第5章 向南方4(2 / 3)

眼前的堯廟是1998~2002年一連串擴建的產物,它不再是一座孤單的被祭奠的建築,而變成了一片建築群,被稱做堯廟廣場。它就像另一種意義上的世界公園或是街口的雜貨鋪,建造者費力地想把所有的東西都塞進一個空間裏,而且所有的東西都有著顯而易見的廉價感。

我先是在觀禮台的廣場上遊蕩,它坐南朝北,正對著堯宮。它是一個小型的“**”,殿內擺放著那種常見的廉價工藝品,它是“中國堯都民間藝術博物館”,兩個年輕姑娘無精打采地坐在那裏。在同樣微縮的廣場上,擺放著幾輛電瓶車,它們分別塑造成濟公、火箭的模樣,花上5塊錢,你可以在廣場上馳騁一下。然後,我又在堯廟裏消耗了一個小時,在那些仿明清的建築中穿梭。那些懶散的管理員會突然走到你麵前,“給先祖敬香吧,30塊的、60塊的都有。”如果你拒絕,她就立刻懨懨地走回屋角的同伴那裏,繼續她們的聊天。這堯廟是她們的,而不屬於遊客……

“旅遊業是一個大蛋糕,關鍵是誰能將這塊人人看好的蛋糕做大做強……”在付出30元的門票,買了一瓶熱乎乎的冰紅茶之後,我還買了一本藍色封皮的《堯廟》的小冊子,在它的序言裏,當時的臨汾市堯都區委副書記王天然這樣寫道:“我們的賣點就是4500年中華文明的源頭。”而書的編著者高樹德則寫道:“我們的先祖創造了太多太多的華夏之冠。如何將先祖們創造的‘無形資產’變為‘有形資產’,使華夏千古文明濃縮在堯都,濃縮在一處看得見、摸得著的藝術經典中……”

一切變得容易理解,浩大的工程與曆史情懷無關,它隻是經濟增長的催化劑,而且它與大躍進式的壞品味相連拜多年的標語化、好大喜功的美學觀念所賜。
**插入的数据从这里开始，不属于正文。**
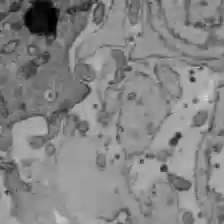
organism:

貫穿廣場的堯都大道有40米寬,兩邊的景區除去“**”,還有縮小的“天壇”,有堯、舜、禹三座宮門,有用水泥製成的立體中國地圖……廣場建築處處誇耀它的規模,21米高的漢白玉華表,長達百米的、花崗岩鑄就的千家姓紀念壁它不但是全國規模最大的,而且采用了長城造型,還有號稱“天下第一門”的華門三門鼎立象征了堯、舜、禹,主門18米高,是“世界上最高最大之門”……

我在40米寬的大道上走來走去,這並非特別節日,大道上空空蕩蕩的。我慶幸自己沒有再花50元門票進入那個華門,它四周飄蕩的紅旗早已褪色,絲綢的邊角早已殘破。擺設在堯都大道兩旁的攤位和這些宏大的建築一樣,真實地反映了中國人此刻的精神世界。一個又一個攤位提供了每一個城市雷同的消遣方式,氣槍打氣球的遊戲、小吃攤、盜版書籍與音像在那兒我看到了幾乎全部是玄幻、武俠小說,還有一本餘秋雨的散文,還有《我偷了二嫂》這樣誘惑人心的光盤名稱……那個微縮的天壇被命名為“幻覺動感の屋”,中文的“的”字被換成了“の”字,而且在說明裏特意提及,遊戲來源於“日本株式會社”,我甚至看到了一艘仿製的軍艦矗立在華門前……一位叫劉群良的僧人還給我算了命,但是他的個人簡介上卻印著八卦圖。“不管僧道,都要看八卦的。”他對將信將疑的我說,並確信我“天賦敏感,也可以預測未來”。隻要付給他三萬元,學習一年兩載即可。我婉拒了這個前途無量的工作,付給他10元錢離去。

盡管我早已熟悉這一切了,今日中國的顯著特征之一是它的不協調。但如此大規模混雜仍叫我有點吃不消。那位堯真的是我的祖先嗎?今天的中國人真是古代中國人的延續嗎?

離開堯廟廣場後,我看到的第一個大幅廣告牌是“紐約紐約”和“台北新娘”的婚紗攝影……

“不要假裝我們是一個文明古國了,傳統早已割裂,我們是個無根的民族,精神一片荒蕪,偽造出的傳統隻加劇了我們的虛偽,凸顯了我們的空洞與脆弱。”這種感覺在當天下午我前往洪洞縣時同樣明顯。